Neimann-Pick Type C is a rare genetic disorder that is sometimes referred to as “Childhood Alzheimer’s”. In April of 2017, a toddler named Marian McGlocklin was in the news because she had been diagnosed with Neimann-Pick Type C. The rare genetic disease is believed to affect 1 in 150,000 live births in the United States. The exact number is unknown because it is often misdiagnosed.

Neimann-Pick disease Type C (NPC) is a rare progressive genetic disorder characterized by an inability of the body to transport cholesterol and other fatty substances (lipids) inside of cells. This leads to an abnormal accumulation of lipids within various tissues in the body (including brain tissue). The accumulation of lipids damages the affected areas.

Most cases of Neimann-Pick Type C are detected during childhood and progress to cause life-threatening complications by the second or third decade of life. NPC is caused by mutations in the NPC1 gene (NPC type 1C) or the NPC2 gene (NPC type 2C). The disease is inherited in an autosomal recessive manner.

Autosomal recessive means two copies of an abnormal gene must be present in order for the disease or trait to develop. In other words, the mother would have to pass a specific mutated gene onto a child, and the father would also have to pass the same specific mutated gene onto a child, in order for the child to have a genetic disease like NPC.

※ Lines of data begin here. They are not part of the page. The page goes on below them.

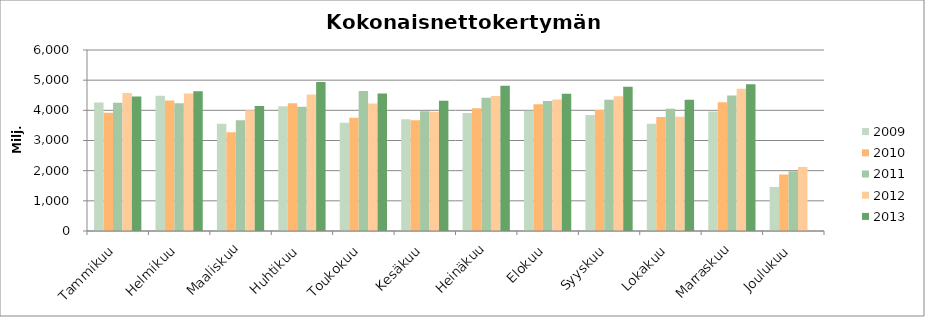
| Category | 2009 | 2010 | 2011 | 2012 | 2013 |
|---|---|---|---|---|---|
| Tammikuu | 4262.104 | 3920.596 | 4254.457 | 4574.273 | 4458.574 |
| Helmikuu | 4482.61 | 4324.273 | 4236.531 | 4556.683 | 4631.184 |
| Maaliskuu | 3551.222 | 3273.1 | 3667.911 | 4003.705 | 4141.995 |
| Huhtikuu | 4137.11 | 4235.283 | 4118.677 | 4521.853 | 4938.018 |
| Toukokuu | 3589.232 | 3758.246 | 4645.002 | 4229.781 | 4554.199 |
| Kesäkuu | 3701.617 | 3667.134 | 3966.073 | 3950.962 | 4320.908 |
| Heinäkuu | 3908.058 | 4070.751 | 4417.867 | 4473.488 | 4813.288 |
| Elokuu | 3983.999 | 4202.024 | 4310.334 | 4361.243 | 4548.338 |
| Syyskuu | 3843.197 | 4009.059 | 4353.55 | 4465.954 | 4780.078 |
| Lokakuu | 3558.554 | 3781.91 | 4052.329 | 3783.435 | 4353.533 |
| Marraskuu | 3964.456 | 4269.91 | 4491.275 | 4716.744 | 4864.184 |
| Joulukuu | 1461.632 | 1872.231 | 1978.993 | 2124.114 | 0 |
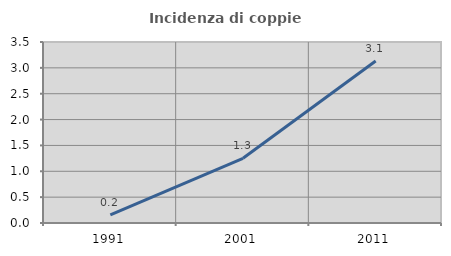
| Category | Incidenza di coppie miste |
|---|---|
| 1991.0 | 0.156 |
| 2001.0 | 1.252 |
| 2011.0 | 3.133 |
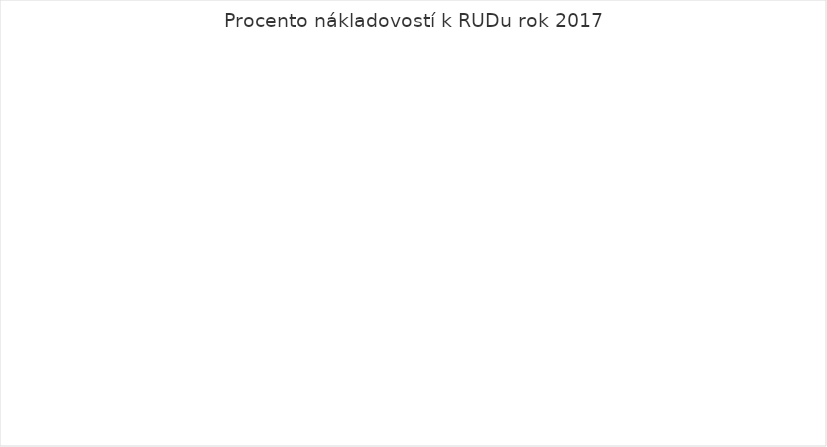
| Category | Series 0 |
|---|---|
| Osobní náklady  | 0 |
| Neinvest. výdaje bez mezd | 0 |
| Investiční výdaje  | 0 |
| Celkem  výdaje  | 0 |
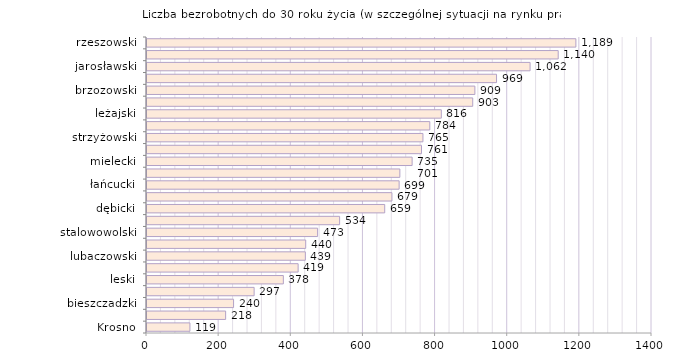
| Category | Liczba bezrobotnych do 30 roku życia - w szczególnej sytuacji na rynku pracy |
|---|---|
| Krosno | 119 |
| Tarnobrzeg | 218 |
| bieszczadzki | 240 |
| tarnobrzeski  | 297 |
| leski | 378 |
| Przemyśl | 419 |
| lubaczowski | 439 |
| kolbuszowski | 440 |
| stalowowolski | 473 |
| krośnieński | 534 |
| dębicki | 659 |
| sanocki | 679 |
| łańcucki | 699 |
| przemyski | 701 |
| mielecki | 735 |
| ropczycko-sędziszowski | 761 |
| strzyżowski | 765 |
| niżański | 784 |
| leżajski | 816 |
| przeworski | 903 |
| brzozowski | 909 |
| Rzeszów | 969 |
| jarosławski | 1062 |
| jasielski | 1140 |
| rzeszowski | 1189 |
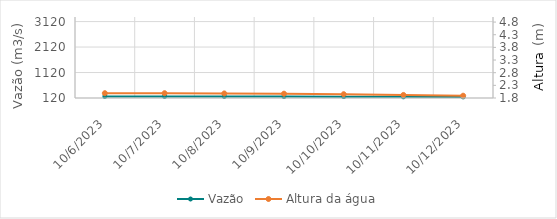
| Category | Vazão |
|---|---|
| 5/11/23 | 1989.29 |
| 5/10/23 | 2025.65 |
| 5/9/23 | 2028.7 |
| 5/8/23 | 1903.33 |
| 5/7/23 | 1668.28 |
| 5/6/23 | 1382.92 |
| 5/5/23 | 1313.48 |
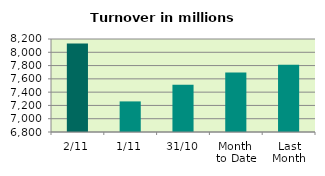
| Category | Series 0 |
|---|---|
| 2/11 | 8133.235 |
| 1/11 | 7260.547 |
| 31/10 | 7511.726 |
| Month 
to Date | 7696.891 |
| Last
Month | 7813.06 |
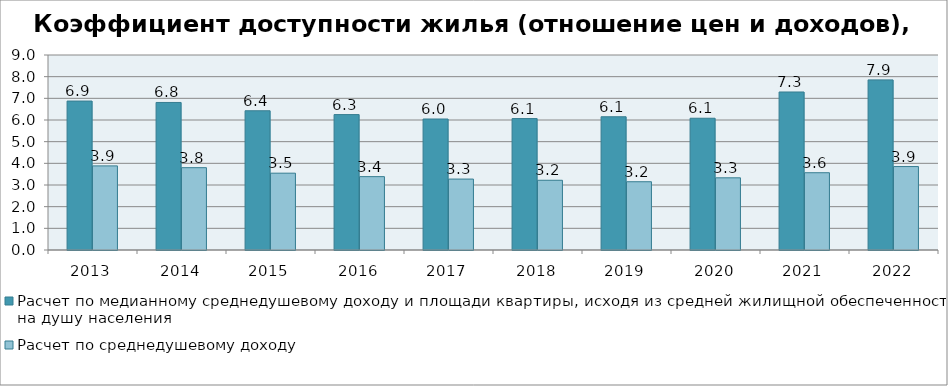
| Category | Расчет по медианному среднедушевому доходу и площади квартиры, исходя из средней жилищной обеспеченности на душу населения | Расчет по среднедушевому доходу |
|---|---|---|
| 2013 | 6.875 | 3.883 |
| 2014 | 6.809 | 3.8 |
| 2015 | 6.426 | 3.546 |
| 2016 | 6.25 | 3.386 |
| 2017 | 6.046 | 3.274 |
| 2018 | 6.066 | 3.218 |
| 2019 | 6.15 | 3.15 |
| 2020 | 6.081 | 3.332 |
| 2021 | 7.293 | 3.567 |
| 2022 | 7.851 | 3.851 |
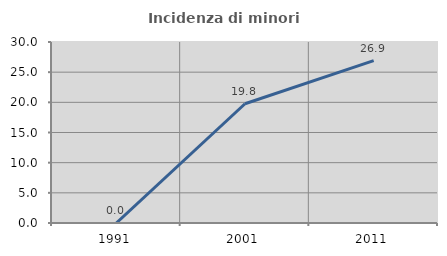
| Category | Incidenza di minori stranieri |
|---|---|
| 1991.0 | 0 |
| 2001.0 | 19.767 |
| 2011.0 | 26.914 |

Parents who have a mutated NPC1 gene, or a mutated NPC2 gene, probably don’t know they have it. The parents would not have any of the symptoms Neimann-Pick disease themselves (because it takes two mutated genes for the disease to be expressed).

NPC is a highly variable disorder. This means that people who have it could have some, but not all, of the symptoms that are associated with it. One symptom that appears in infants who have NPC is an abnormal enlargement of the liver or spleen.

Another symptom is the slowly progressive impairment of intellectual ability (cognitive impairment). This is probably why some call NPC “Childhood Alzheimer’s”. The two genetic diseases are not the same, though. People who have early-onset Alzheimer’s inherited a mutated gene from one of their parents. Specifically, a single-gene mutation on chromosomes 21, 14, and 1. A certain form of the APOE gene appears to increase a person’s risk of developing late-onset Alzheimer’s.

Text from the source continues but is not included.